JSONLiteDB leverages [SQLite3](https://sqlite.org/index.html) and [JSON1](https://sqlite.org/json1.html) to create a fast JSON document store with easy persistence, indexing capability, and extensible use.

JSONLiteDB provides an easy API with no need to load the entire database into memory, nor dump it when inserting! JSONLiteDB SQLite files are easily usable in other tools with no proprietary formats or encoding. JSONLiteDB is a great replacement for reading a JSON or JSONLines file. Entries can be modified in place. Queries can be indexed for *greatly* improved query speed and optionally to enforce uniqueness.

Similar tools and inspiration:

- [TinyDB](https://github.com/msiemens/tinydb). The API and process of TinyDB heavily inspired JSONLiteDB. But TinyDB reads the entire JSON DB into memory and needs to dump the entire database upon insertion. Hardly efficient or scalable and still queries at O(N).
- [Dataset](https://github.com/pudo/dataset) is promising but creates new columns for every key and is very "heavy" with its dependencies. As far as I can tell, there is no native way to support multi-column and/or unique indexes. But still, a very promising tool!
- [KenobiDB](https://github.com/patx/kenobi). Came out while JSONLiteDB was in development. Similar idea with different design decisions. Does not directly support advanced queries indexes which can *greatly* accelerate queries! (Please correct me if I am wrong. I new to this tool)
- [DictTable](https://github.com/Jwink3101/dicttable) (also written by me) is nice but entirely in-memory and not always efficient for non-equality queries.

## Install

From PyPI:

    $ pip install jsonlitedb
    $ pip install jsonlitedb --upgrade
    
Or directly from Github

    $ pip install git+https://github.com/Jwink3101/jsonlitedb.git


<!--- BEGIN AUTO GENERATED -->  
<!--- Auto Generated -->
<!--- DO NOT MODIFY. WILL NOT BE SAVED -->
## Basic Usage

With some fake data.


```python
>>> from jsonlitedb import JSONLiteDB
```


```python
>>> db = JSONLiteDB(":memory:")
>>> # more generally:
>>> # db = JSONLiteDB('my_data.db')
```

Insert some data. Can use `insert()` with any number of items or `insertmany()` with an iterable (`insertmany([...]) <--> insert(*[...])`).

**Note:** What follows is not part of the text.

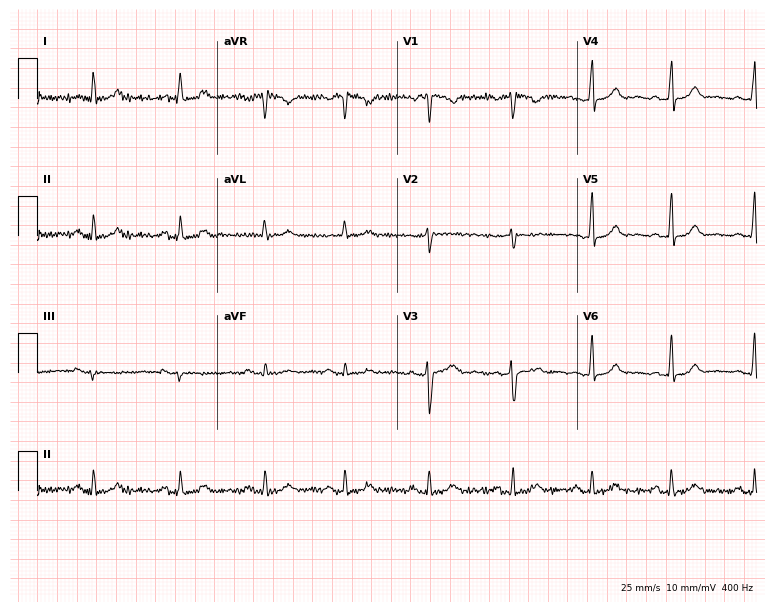
12-lead ECG from a 24-year-old female patient (7.3-second recording at 400 Hz). No first-degree AV block, right bundle branch block, left bundle branch block, sinus bradycardia, atrial fibrillation or sinus tachycardia recorded for this tracing.

Can also use a context manager (`with db: ...`) to batch the insertions (or deletions).


```python
>>> db.insert(
>>>     {"first": "John", "last": "Lennon", "born": 1940, "role": "guitar"},
>>>     {"first": "Paul", "last": "McCartney", "born": 1942, "role": "bass"},
>>>     {"first": "George", "last": "Harrison", "born": 1943, "role": "guitar"},
>>>     {"first": "Ringo", "last": "Starr", "born": 1940, "role": "drums"},
>>>     {"first": "George", "last": "Martin", "born": 1926, "role": "producer"},
>>> )
```


```python
>>> len(db)
```




    5




```python
>>> list(db)
```




    [{'first': 'John', 'last': 'Lennon', 'born': 1940, 'role': 'guitar'},
     {'first': 'Paul', 'last': 'McCartney', 'born': 1942, 'role': 'bass'},
     {'first': 'George', 'last': 'Harrison', 'born': 1943, 'role': 'guitar'},
     {'first': 'Ringo', 'last': 'Starr', 'born': 1940, 'role': 'drums'},
     {'first': 'George', 'last': 'Martin', 'born': 1926, 'role': 'producer'}]



### Simple Queries

Let's do some simple queries. The default `query()` returns an iterator so we wrap them in a list.


```python
>>> db.query(first="George").all()
```




    [{'first': 'George', 'last': 'Harrison', 'born': 1943, 'role': 'guitar'},
     {'first': 'George', 'last': 'Martin', 'born': 1926, 'role': 'producer'}]




```python
>>> # If you only one the first result, you can use db.one().
>>> # On the SQL call, this adds "LIMIT 1"
>>> db.one(first="George", last="Martin")
```




    {'first': 'George', 'last': 'Martin', 'born': 1926, 'role': 'producer'}




```python
>>> # This will also only give you the first row but it is
>>> # less efficient as it doesn't have a "LIMIT 1" clause.
>>> db.query(first="George", last="Martin").one()
```




    {'first': 'George', 'last': 'Martin', 'born': 1926, 'role': 'producer'}



Now let's query with a dictionary to match


```python
>>> # queries return a QueryResult which can be iterated. list(QueryResult) <==> QueryResult.all()
>>> list(db.query({"first": "George"}))
```




    [{'first': 'George', 'last': 'Harrison', 'born': 1943, 'role': 'guitar'},
     {'first': 'George', 'last': 'Martin', 'born': 1926, 'role': 'producer'}]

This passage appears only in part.